Queria o fugidio horizonte.
..........
Sobrevivi à muita coisa. Isso me leva
a acreditar no destino. Era minha sina passar por tanta barbárie e poder
escrever uma nova história, mesmo que não tenha sido a que idealizei.
Mas o que idealizei? Fazer o certo, e,
a cada tentativa, errava. Sempre tive facilidade para cometer erros.
Errava por ingenuidade, por pobreza de
espírito. Fui pobre de tudo. De acertos também.

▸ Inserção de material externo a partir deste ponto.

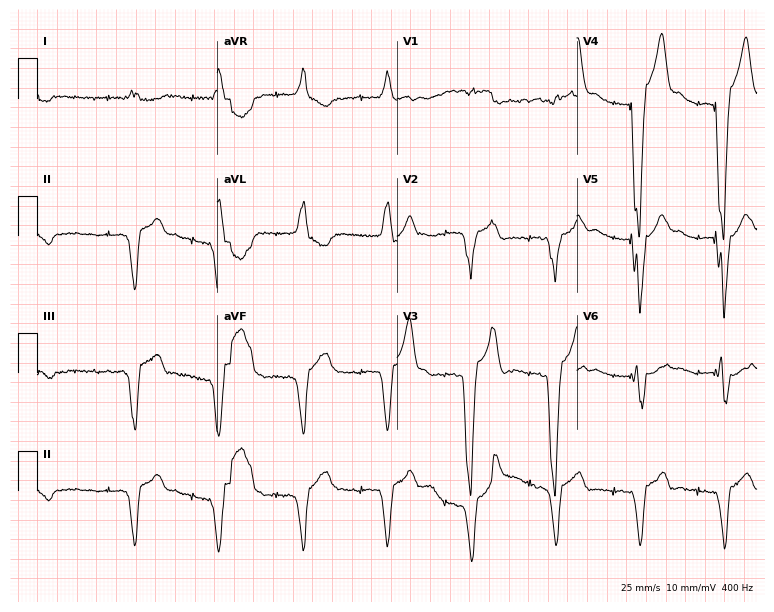
12-lead ECG from a male, 84 years old (7.3-second recording at 400 Hz). No first-degree AV block, right bundle branch block (RBBB), left bundle branch block (LBBB), sinus bradycardia, atrial fibrillation (AF) or sinus tachycardia recorded for this tracing. Only these six findings were labelled.
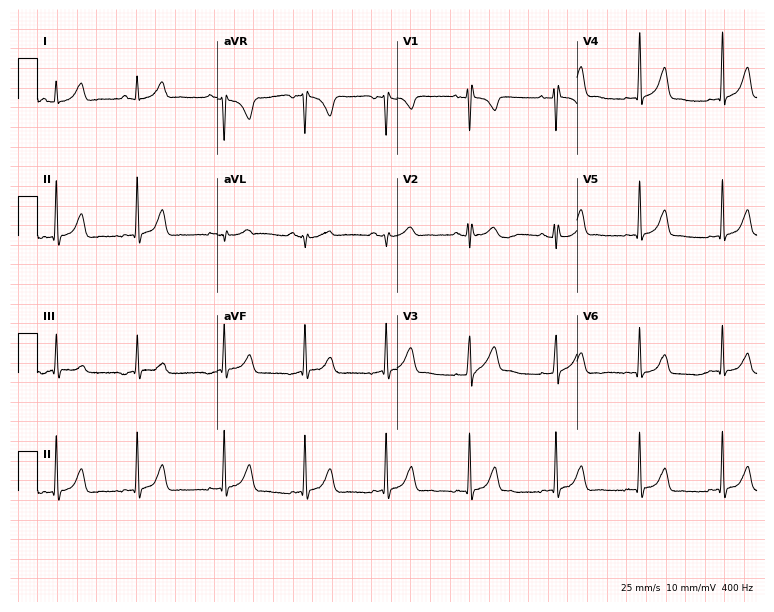
Standard 12-lead ECG recorded from a 20-year-old female (7.3-second recording at 400 Hz). None of these six findings is recorded: first-degree AV block, right bundle branch block (RBBB), left bundle branch block (LBBB), sinus bradycardia, atrial fibrillation (AF), sinus tachycardia. Findings outside these six are not listed.
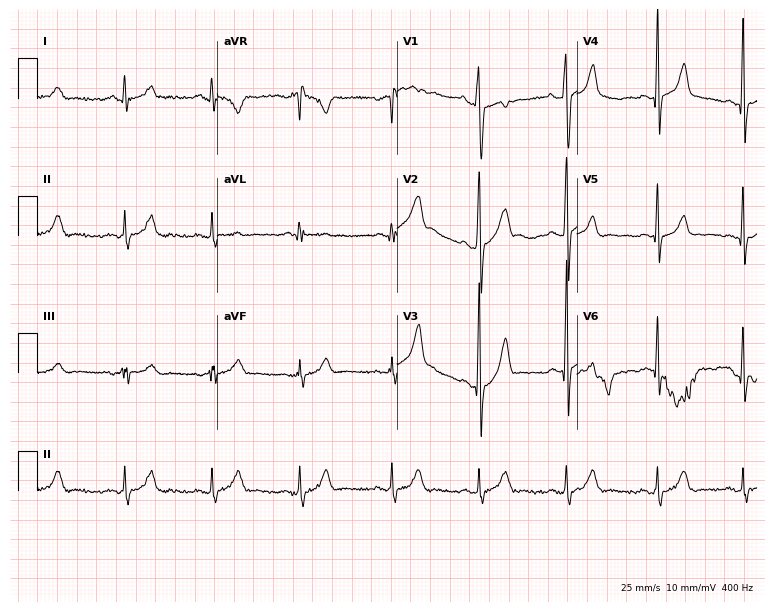
12-lead ECG (7.3-second recording at 400 Hz) from a 24-year-old man. Labelled as a normal ECG.
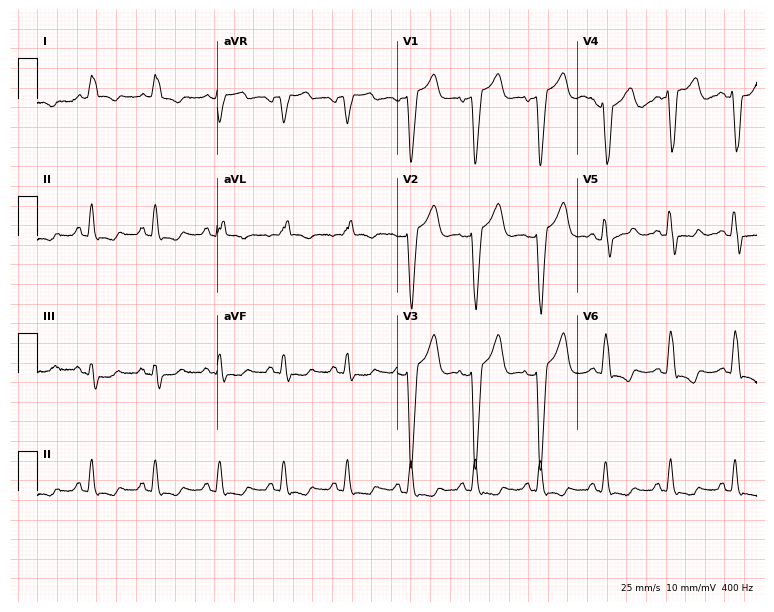
Resting 12-lead electrocardiogram (7.3-second recording at 400 Hz). Patient: a woman, 85 years old. None of these six findings is recorded: first-degree AV block, right bundle branch block (RBBB), left bundle branch block (LBBB), sinus bradycardia, atrial fibrillation (AF), sinus tachycardia.
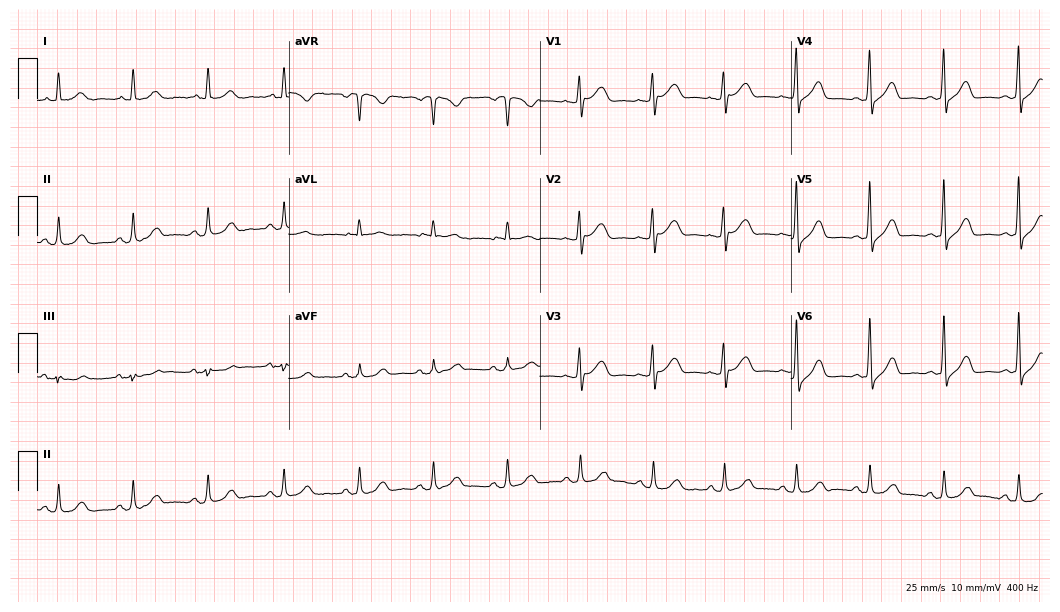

Passei a minha vida tentando corrigir
os erros que cometi na ânsia de acertar. Sou uma culpada inocente, mas primeiro
tenho, eu mesma, que me perdoar.
..........
Se eu for pintar a felicidade, eu
pintarei um bolo de cenoura sobre a minha mesa da cozinha. É amarelo, da cor da
gema do ovo. Mas não é só pela cor. É pelo cheiro que sentirei toda vez que eu
olhar para o quadro. É pelo prazer de lembrar que posso ter os ingredientes,
fazer, repartir e comer uma fatia de bolo quente, recendendo pelo lar. Quando eu
não tinha dinheiro algum, imaginava ter uma casa arejada, onde a luz iluminasse
a manhã e eu pudesse fazer bolos e sentir o aroma entrar pelas narinas e levar
a felicidade ao coração.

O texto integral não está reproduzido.